(EXERCISE DETAILS): Exact transcription of the data below is required, without the images.

(Data extracted from a collection)

= = = = = = =

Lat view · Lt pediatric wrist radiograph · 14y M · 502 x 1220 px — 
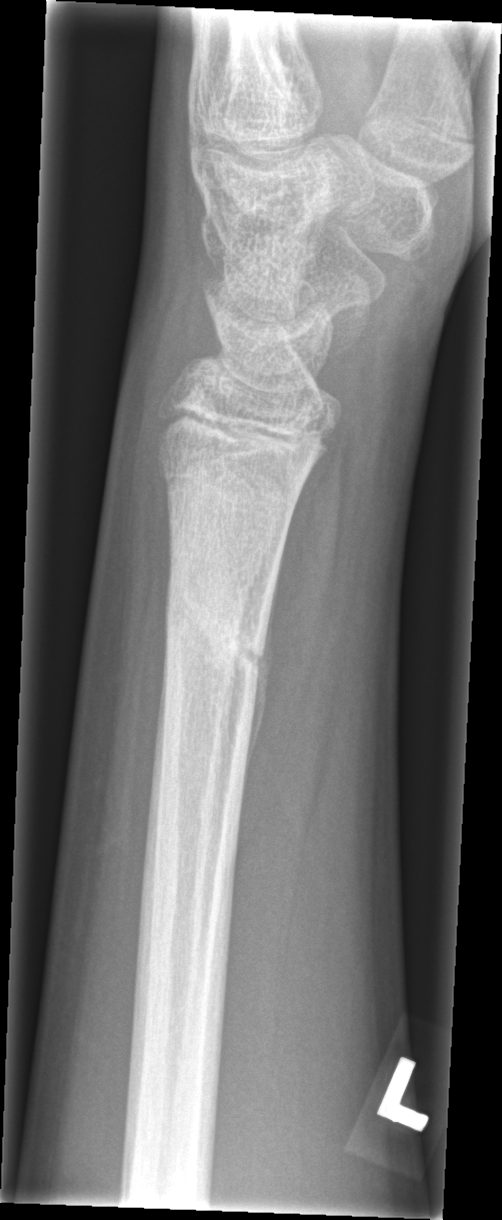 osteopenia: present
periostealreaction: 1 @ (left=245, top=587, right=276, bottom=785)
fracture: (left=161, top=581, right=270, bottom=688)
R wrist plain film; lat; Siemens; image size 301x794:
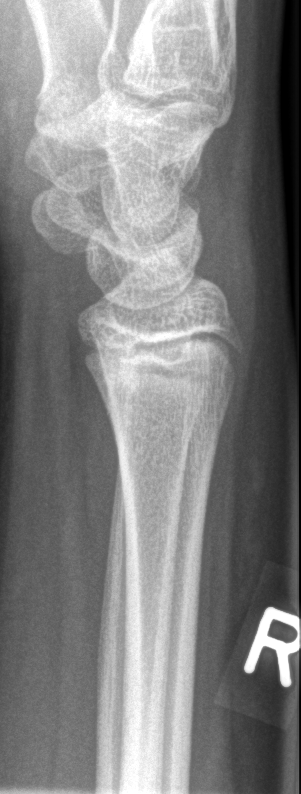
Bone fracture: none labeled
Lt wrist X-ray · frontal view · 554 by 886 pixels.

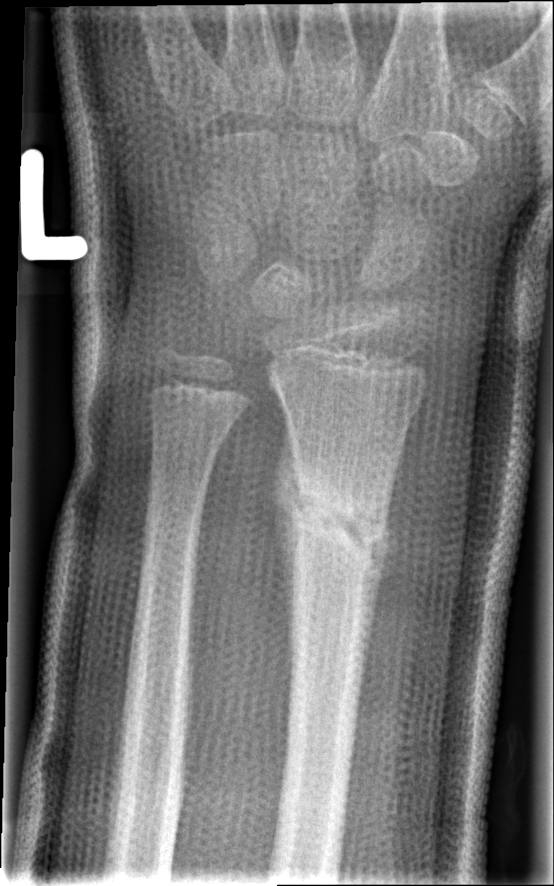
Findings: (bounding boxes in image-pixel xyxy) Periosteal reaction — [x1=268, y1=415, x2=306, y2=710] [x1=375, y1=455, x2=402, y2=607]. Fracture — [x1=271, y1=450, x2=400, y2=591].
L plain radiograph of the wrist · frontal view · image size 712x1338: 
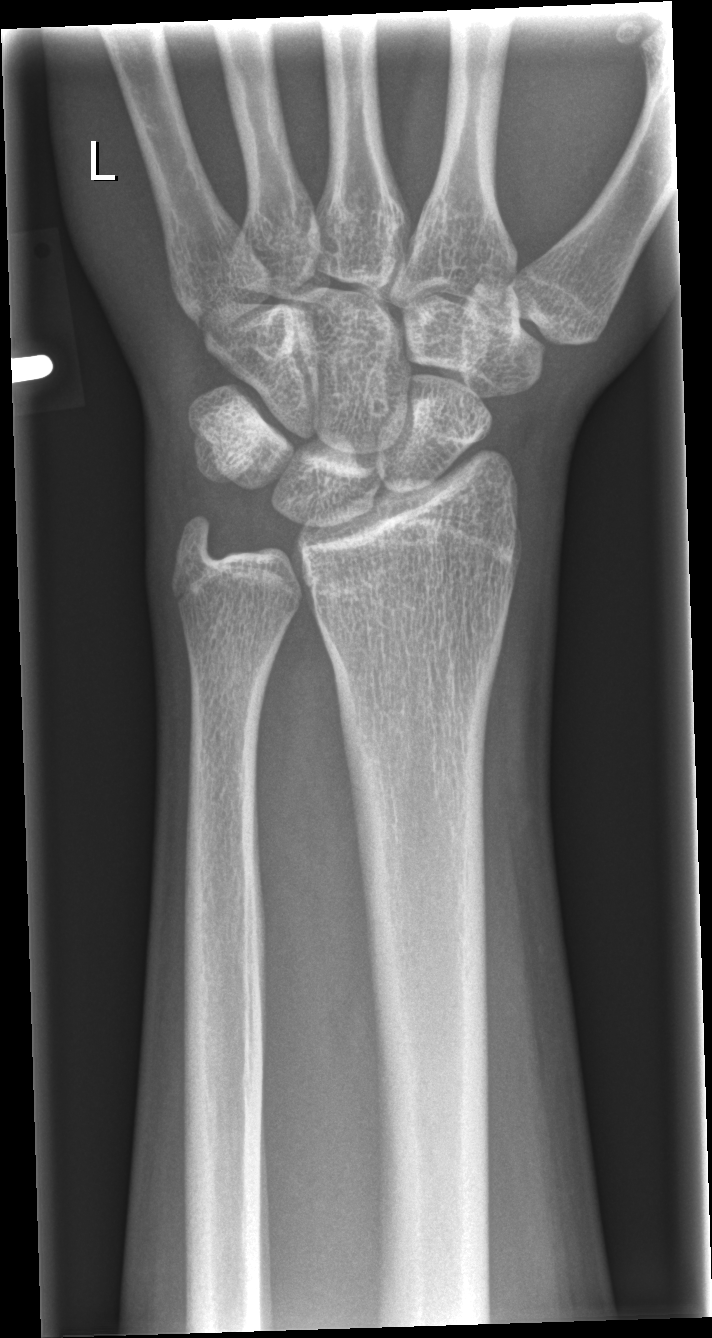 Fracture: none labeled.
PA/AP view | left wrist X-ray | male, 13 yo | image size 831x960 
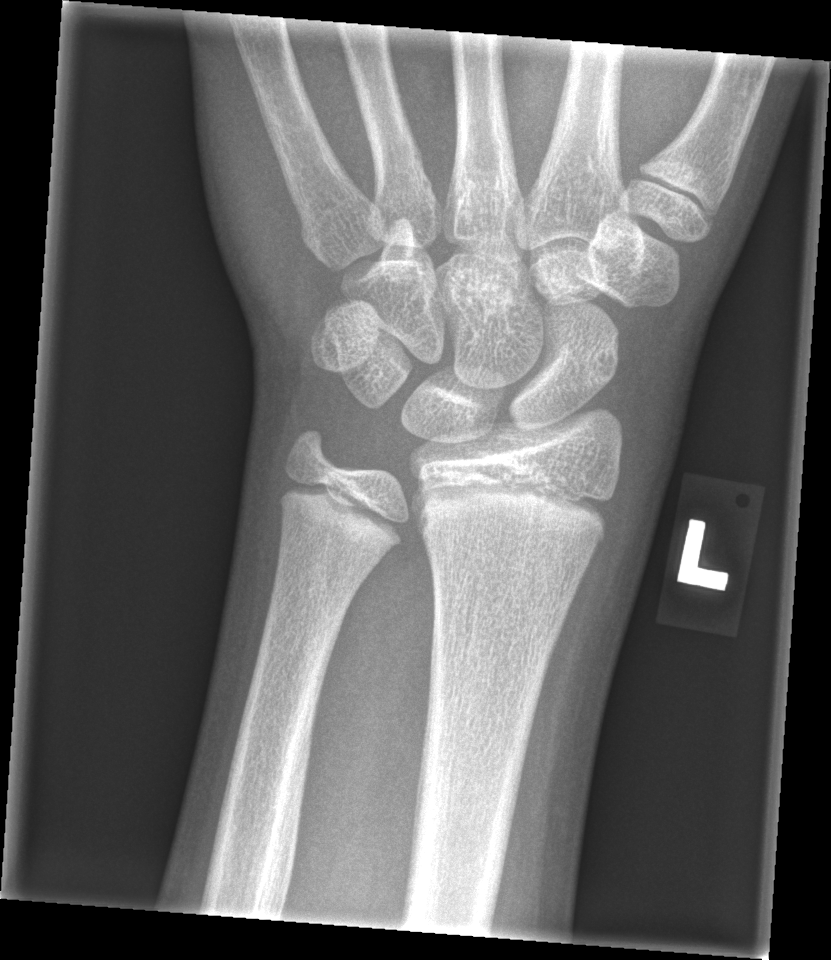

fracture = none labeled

= = = = = = =

(WRITTEN SOLUTION):
Lat view · Lt pediatric wrist radiograph · 14y M · 502 x 1220 px — 
 osteopenia: present
periostealreaction: 1 @ (left=245, top=587, right=276, bottom=785)
fracture: (left=161, top=581, right=270, bottom=688)
R wrist plain film; lat; Siemens; image size 301x794:
Bone fracture: none labeled
Lt wrist X-ray · frontal view · 554 by 886 pixels.

Findings: (bounding boxes in image-pixel xyxy) Periosteal reaction — [x1=268, y1=415, x2=306, y2=710] [x1=375, y1=455, x2=402, y2=607]. Fracture — [x1=271, y1=450, x2=400, y2=591].
L plain radiograph of the wrist · frontal view · image size 712x1338: 
 Fracture: none labeled.
PA/AP view | left wrist X-ray | male, 13 yo | image size 831x960 

fracture = none labeled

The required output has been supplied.